Data Flow
This page walks through the end‑to‑end pipeline from maps to outputs and points to the functions that implement each stage. Figure 2 provides a sequence diagram of the interactions between components in a typical benchmark-llm
run.
Stages
1. Map generation. We parse maps from config.yml
and render PNGs for quick inspection.
2. Prompt assembly. llm.prompts.generate_prompts
composes the instruction, contexts, representation, and output into a single prompt, inserting a JSON or text representation created by core_rust.generate_representations_py
.
3. LLM query. llm.ollama.query_llm
calls the local model through Ollama, performs rejection sampling, and reprompts to extract JSON‑only clusterings.
4. Parsing and validation. llm.clean.clean_with_regex_and_validate
converts responses into cluster lists, validates coverage, and deduplicates states.

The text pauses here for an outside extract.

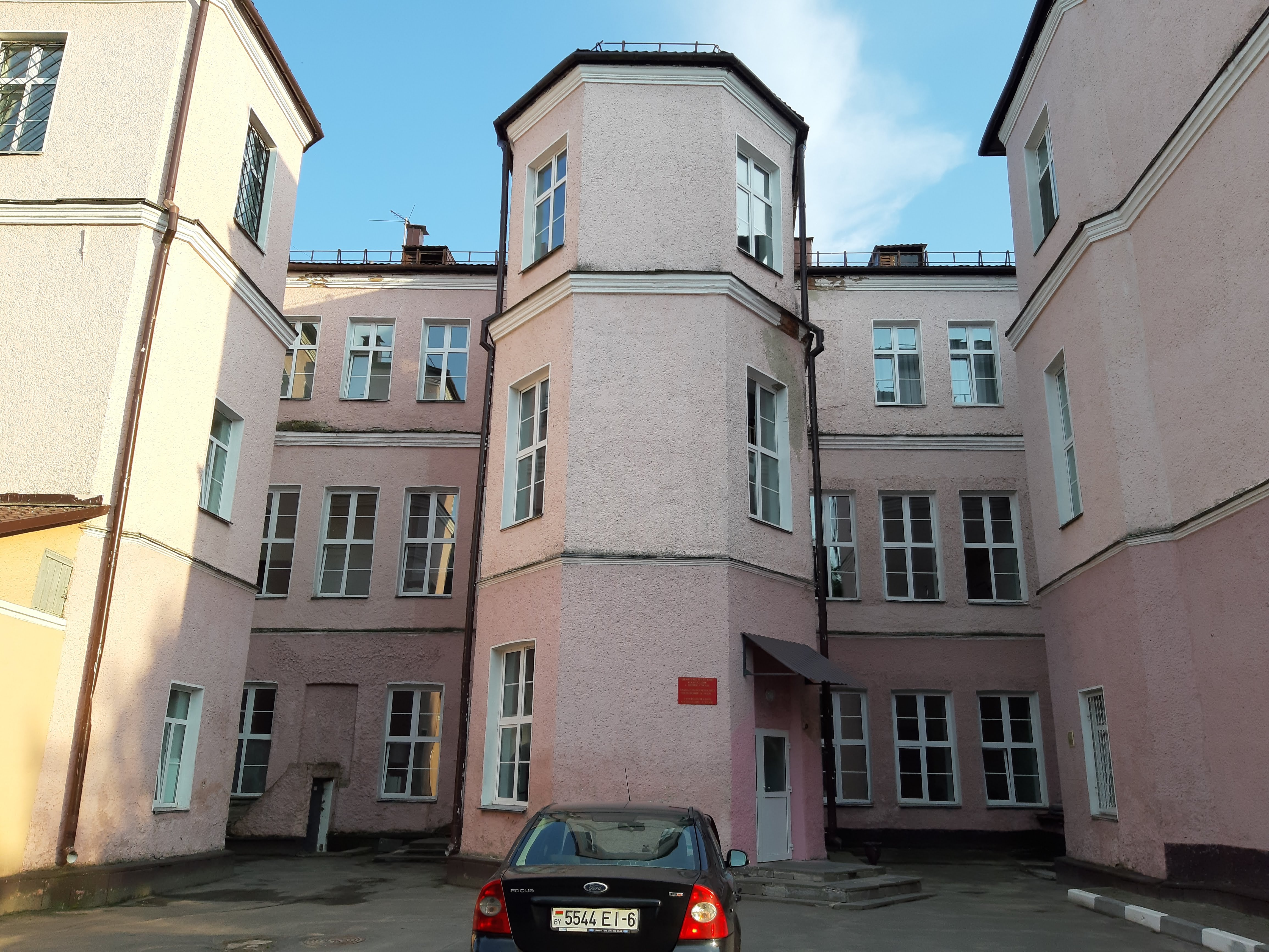 Магілёў. Гарадская бальніца

5. Scoring. We compute llm.scoring.bisimulation_similarity
against the ideal abstraction from core_rust.generate_mdp
, using T
and R
matrices.
6. Selection. We choose the best‑scoring abstraction for each map.
7. MCTS evaluation. evaluation.mcts_llm_evaluation
runs ground, ideal, and LLM‑abstraction agents across a grid of budgets and depths and writes results to outputs/
.
sequenceDiagram
participant User
participant CLI as CLI (main.py)
participant PB as generate_prompts
participant LLM as query_llm (Ollama)
participant CLEAN as clean_with_regex_and_validate
participant SCORE as bisimulation_similarity
participant RUN as mcts_evaluation / mcts_llm_evaluation
participant RUST as core_rust (PyRunner, generate_mdp)

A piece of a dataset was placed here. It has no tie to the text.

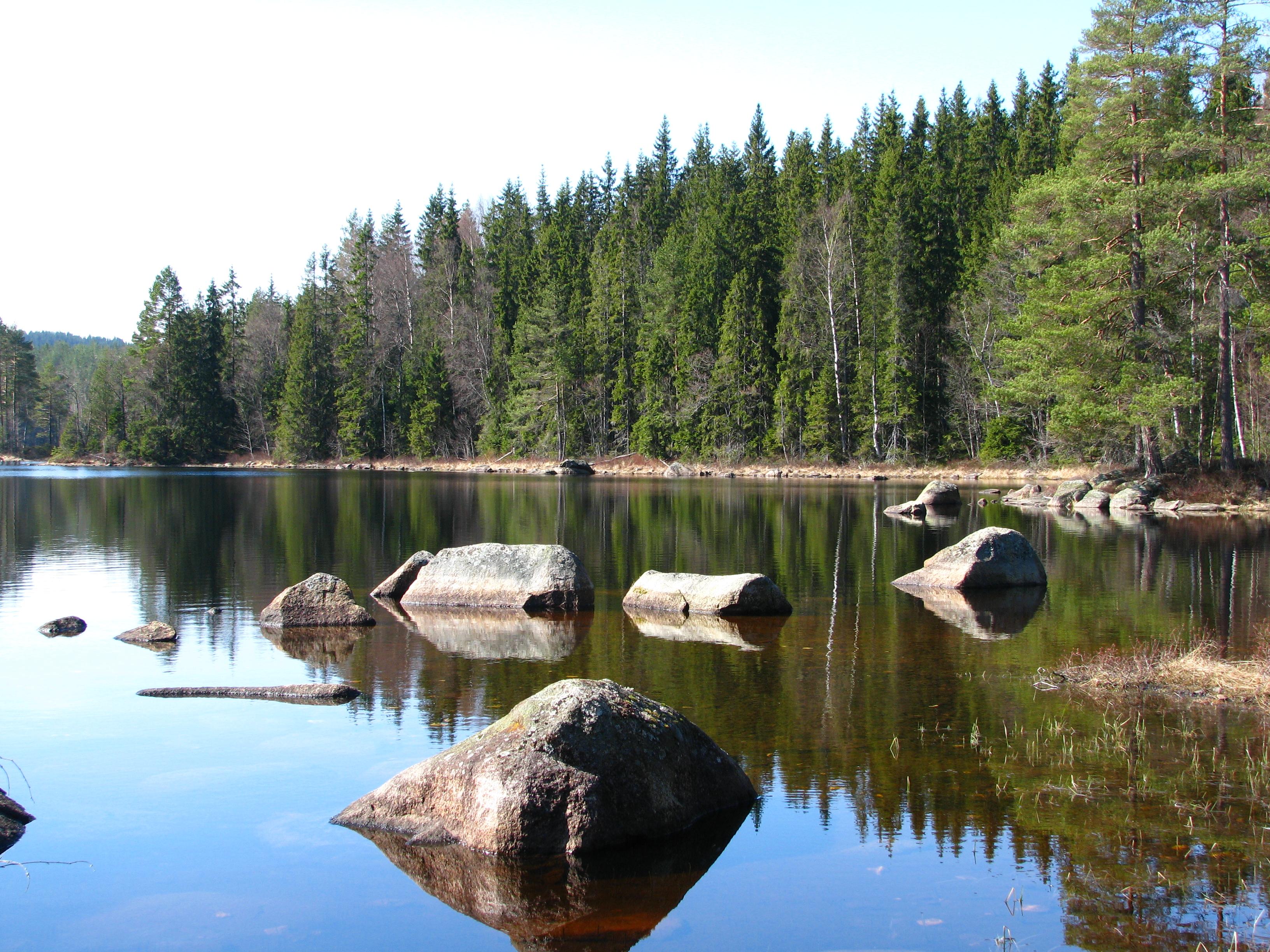 Skärjen (utanför Loka Brunn) fotograferad från den norra stranden.

User->>CLI: run benchmark-llm
CLI->>PB: generate_prompts(compositions, prompts, world)
PB-->>CLI: prompt
CLI->>LLM: query_llm(prompt, runs, model, num_states)
LLM-->>CLI: raw_responses
CLI->>CLEAN: clean_with_regex_and_validate(raw_responses, num_states)
CLEAN-->>CLI: clusters
CLI->>RUST: generate_mdp(world)
RUST-->>CLI: T, R, ideal_abstraction
CLI->>SCORE: bisimulation_similarity(clusters, ideal_abstraction, T, R)
SCORE-->>CLI: similarity
CLI->>RUN: mcts_llm_evaluation(world, runner_configs,...)
RUN->>RUST: PyRunner.run(sim_limit, sim_depth, c, gamma,...)
RUST-->>RUN: results
RUN-->>CLI: CSVs/plots in outputs/
Figure 2: Sequence diagram of the benchmark-llm
command from prompt generation through MCTS evaluation and artifact writing.